Task prompt ::
Would you copy each line of the records that includes the word "Ações"?

════════════════════

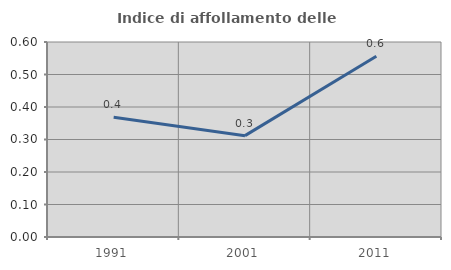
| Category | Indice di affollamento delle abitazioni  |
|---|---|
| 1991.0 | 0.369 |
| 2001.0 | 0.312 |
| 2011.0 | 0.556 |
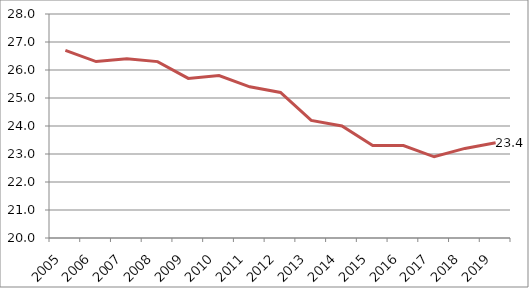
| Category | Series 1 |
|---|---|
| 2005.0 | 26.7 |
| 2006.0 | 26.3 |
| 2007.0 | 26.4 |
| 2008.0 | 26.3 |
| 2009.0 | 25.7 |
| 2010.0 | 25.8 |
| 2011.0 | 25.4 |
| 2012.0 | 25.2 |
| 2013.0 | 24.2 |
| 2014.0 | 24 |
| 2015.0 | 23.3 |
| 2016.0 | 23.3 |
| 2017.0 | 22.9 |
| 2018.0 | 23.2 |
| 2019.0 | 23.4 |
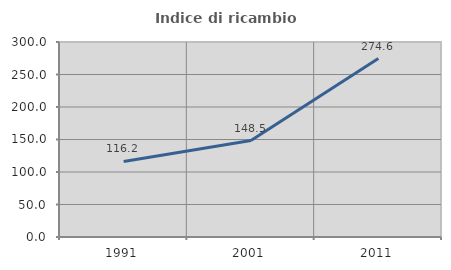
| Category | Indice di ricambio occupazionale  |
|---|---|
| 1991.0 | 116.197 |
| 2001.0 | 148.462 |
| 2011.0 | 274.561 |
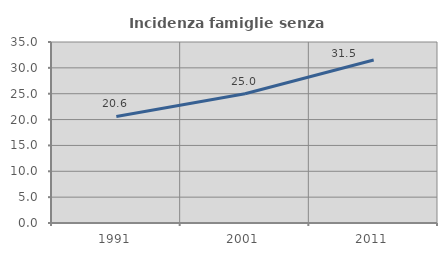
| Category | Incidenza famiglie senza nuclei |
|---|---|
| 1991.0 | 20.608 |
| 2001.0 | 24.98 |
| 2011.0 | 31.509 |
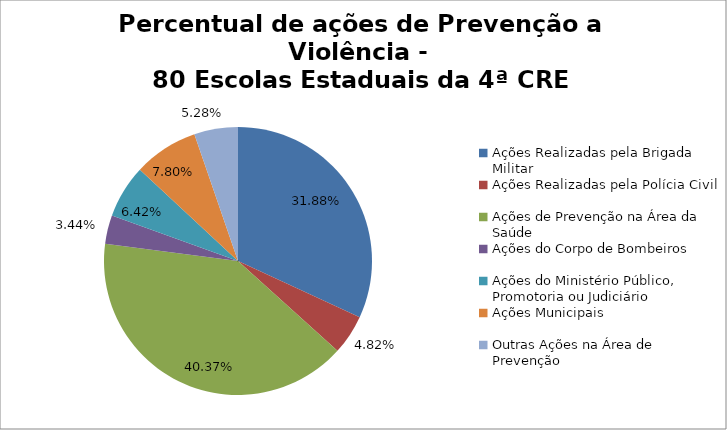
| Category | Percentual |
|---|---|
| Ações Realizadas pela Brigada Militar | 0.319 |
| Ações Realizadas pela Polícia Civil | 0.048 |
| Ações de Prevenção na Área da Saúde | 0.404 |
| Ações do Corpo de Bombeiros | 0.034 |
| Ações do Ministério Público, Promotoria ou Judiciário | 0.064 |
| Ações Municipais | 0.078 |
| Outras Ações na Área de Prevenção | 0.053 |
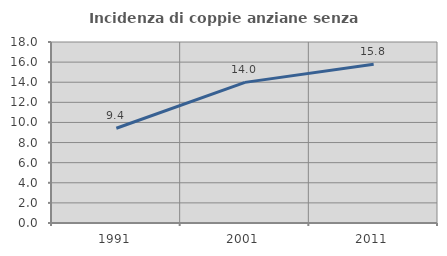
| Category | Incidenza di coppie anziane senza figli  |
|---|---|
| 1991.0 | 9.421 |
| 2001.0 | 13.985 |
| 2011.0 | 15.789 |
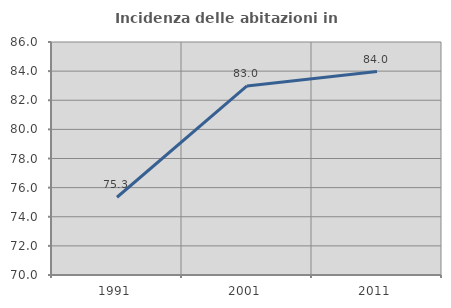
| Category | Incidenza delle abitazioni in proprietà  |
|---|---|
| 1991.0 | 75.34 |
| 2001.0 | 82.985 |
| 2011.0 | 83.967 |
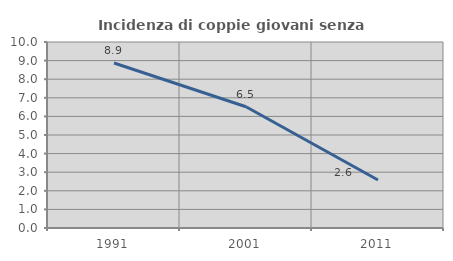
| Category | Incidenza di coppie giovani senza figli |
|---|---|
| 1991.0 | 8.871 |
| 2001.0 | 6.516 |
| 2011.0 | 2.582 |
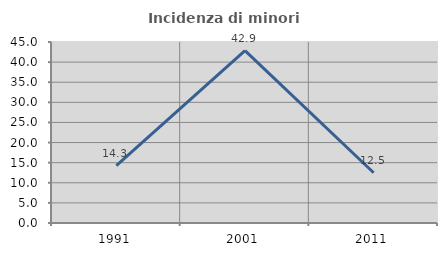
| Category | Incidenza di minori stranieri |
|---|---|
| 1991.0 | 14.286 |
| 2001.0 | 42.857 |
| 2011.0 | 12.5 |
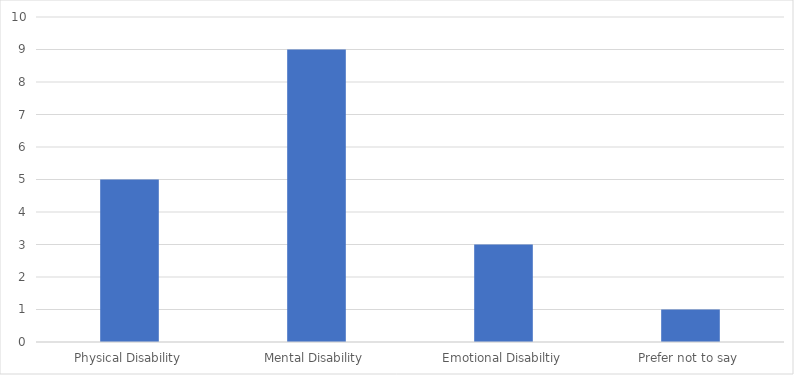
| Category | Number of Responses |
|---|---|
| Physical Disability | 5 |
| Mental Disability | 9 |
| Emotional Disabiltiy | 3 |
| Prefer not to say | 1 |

════════════════════

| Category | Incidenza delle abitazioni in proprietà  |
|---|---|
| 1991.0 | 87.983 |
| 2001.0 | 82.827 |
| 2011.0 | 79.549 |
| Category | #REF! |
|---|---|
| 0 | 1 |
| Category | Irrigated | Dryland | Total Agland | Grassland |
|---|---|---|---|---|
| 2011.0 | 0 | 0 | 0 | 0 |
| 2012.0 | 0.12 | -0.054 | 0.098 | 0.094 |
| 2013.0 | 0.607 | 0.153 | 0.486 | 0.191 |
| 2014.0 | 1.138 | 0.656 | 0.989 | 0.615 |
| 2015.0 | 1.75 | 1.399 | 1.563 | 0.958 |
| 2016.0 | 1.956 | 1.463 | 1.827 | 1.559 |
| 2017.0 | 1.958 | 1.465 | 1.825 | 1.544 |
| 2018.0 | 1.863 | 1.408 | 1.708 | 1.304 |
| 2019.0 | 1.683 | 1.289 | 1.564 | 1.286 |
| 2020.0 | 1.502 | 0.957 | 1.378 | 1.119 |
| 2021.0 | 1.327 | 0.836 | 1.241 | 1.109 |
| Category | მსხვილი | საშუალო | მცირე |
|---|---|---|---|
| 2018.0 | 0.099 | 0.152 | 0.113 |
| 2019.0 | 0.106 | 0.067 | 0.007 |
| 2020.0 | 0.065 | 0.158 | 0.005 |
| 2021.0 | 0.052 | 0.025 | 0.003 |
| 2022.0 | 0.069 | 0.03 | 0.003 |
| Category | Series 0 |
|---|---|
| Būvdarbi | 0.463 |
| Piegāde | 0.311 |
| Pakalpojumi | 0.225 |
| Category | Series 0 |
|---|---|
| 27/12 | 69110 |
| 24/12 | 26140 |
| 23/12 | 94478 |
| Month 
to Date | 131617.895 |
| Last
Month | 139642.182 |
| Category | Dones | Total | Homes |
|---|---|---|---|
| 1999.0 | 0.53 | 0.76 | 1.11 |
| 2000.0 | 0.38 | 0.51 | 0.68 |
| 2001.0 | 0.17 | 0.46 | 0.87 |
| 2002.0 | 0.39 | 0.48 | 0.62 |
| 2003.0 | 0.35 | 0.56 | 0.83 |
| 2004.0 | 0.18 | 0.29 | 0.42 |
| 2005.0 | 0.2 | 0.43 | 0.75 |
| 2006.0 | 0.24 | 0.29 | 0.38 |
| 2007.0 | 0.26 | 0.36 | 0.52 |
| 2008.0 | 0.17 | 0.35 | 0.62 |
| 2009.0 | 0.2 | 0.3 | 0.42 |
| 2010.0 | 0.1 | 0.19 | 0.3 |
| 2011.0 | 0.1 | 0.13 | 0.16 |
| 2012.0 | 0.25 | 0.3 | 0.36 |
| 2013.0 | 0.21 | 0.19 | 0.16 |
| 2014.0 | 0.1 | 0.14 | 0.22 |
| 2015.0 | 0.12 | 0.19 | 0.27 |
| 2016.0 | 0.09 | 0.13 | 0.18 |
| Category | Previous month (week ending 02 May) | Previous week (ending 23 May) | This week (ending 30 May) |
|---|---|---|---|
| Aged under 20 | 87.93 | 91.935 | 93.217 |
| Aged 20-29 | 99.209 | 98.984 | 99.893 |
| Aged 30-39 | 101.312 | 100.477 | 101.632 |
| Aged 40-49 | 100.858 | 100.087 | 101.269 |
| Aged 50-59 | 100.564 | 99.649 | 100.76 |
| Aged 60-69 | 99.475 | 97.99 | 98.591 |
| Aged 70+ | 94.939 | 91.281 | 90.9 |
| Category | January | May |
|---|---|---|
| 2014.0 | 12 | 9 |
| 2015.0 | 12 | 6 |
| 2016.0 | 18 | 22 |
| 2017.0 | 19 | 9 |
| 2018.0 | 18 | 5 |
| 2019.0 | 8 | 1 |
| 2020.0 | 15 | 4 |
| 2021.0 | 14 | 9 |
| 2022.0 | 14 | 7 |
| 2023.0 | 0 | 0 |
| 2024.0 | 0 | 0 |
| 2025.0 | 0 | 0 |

════════════════════

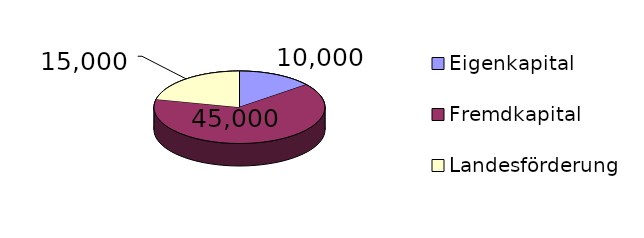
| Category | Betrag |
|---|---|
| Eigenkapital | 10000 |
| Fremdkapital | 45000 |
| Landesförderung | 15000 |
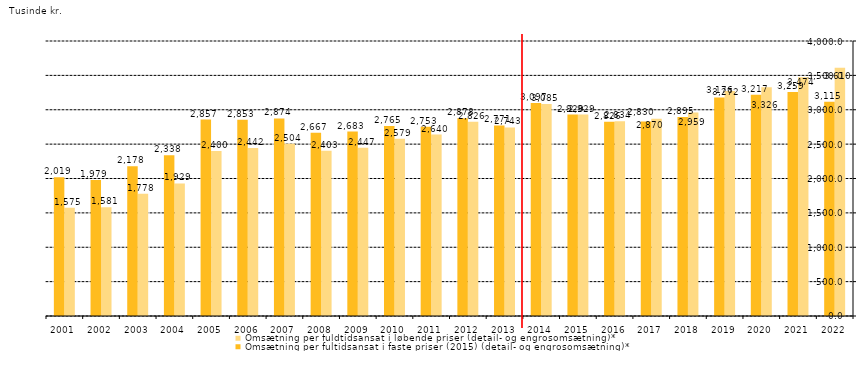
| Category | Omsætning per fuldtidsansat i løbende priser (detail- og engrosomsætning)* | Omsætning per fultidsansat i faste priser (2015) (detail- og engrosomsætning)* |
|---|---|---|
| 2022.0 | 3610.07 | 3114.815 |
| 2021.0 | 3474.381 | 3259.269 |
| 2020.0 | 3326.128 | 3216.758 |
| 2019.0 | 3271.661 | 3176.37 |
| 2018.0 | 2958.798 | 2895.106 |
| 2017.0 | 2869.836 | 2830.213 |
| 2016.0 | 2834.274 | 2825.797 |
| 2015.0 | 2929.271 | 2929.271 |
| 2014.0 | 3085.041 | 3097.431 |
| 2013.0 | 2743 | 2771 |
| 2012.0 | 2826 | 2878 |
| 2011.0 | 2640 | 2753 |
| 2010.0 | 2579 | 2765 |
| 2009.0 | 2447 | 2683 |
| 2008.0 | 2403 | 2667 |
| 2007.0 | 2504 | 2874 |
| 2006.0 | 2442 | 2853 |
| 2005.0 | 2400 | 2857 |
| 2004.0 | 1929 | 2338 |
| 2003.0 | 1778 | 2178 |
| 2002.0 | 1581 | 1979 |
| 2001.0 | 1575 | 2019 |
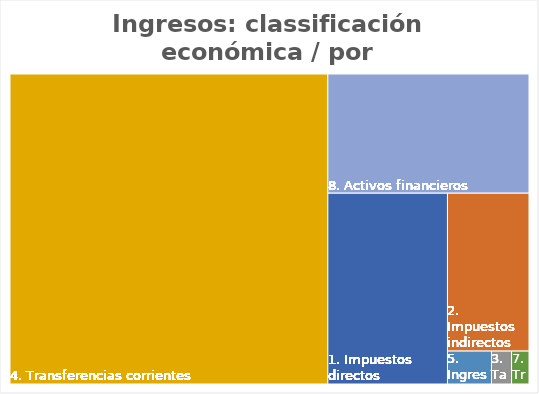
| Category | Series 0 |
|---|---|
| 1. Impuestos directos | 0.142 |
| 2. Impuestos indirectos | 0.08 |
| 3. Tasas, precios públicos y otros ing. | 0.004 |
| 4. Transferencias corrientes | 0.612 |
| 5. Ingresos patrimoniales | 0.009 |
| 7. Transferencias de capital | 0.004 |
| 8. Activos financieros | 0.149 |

════════════════════

Answer space ::
| Ações Realizadas pela Brigada Militar | 0.319 |
| Ações Realizadas pela Polícia Civil | 0.048 |
| Ações de Prevenção na Área da Saúde | 0.404 |
| Ações do Corpo de Bombeiros | 0.034 |
| Ações do Ministério Público, Promotoria ou Judiciário | 0.064 |
| Ações Municipais | 0.078 |
| Outras Ações na Área de Prevenção | 0.053 |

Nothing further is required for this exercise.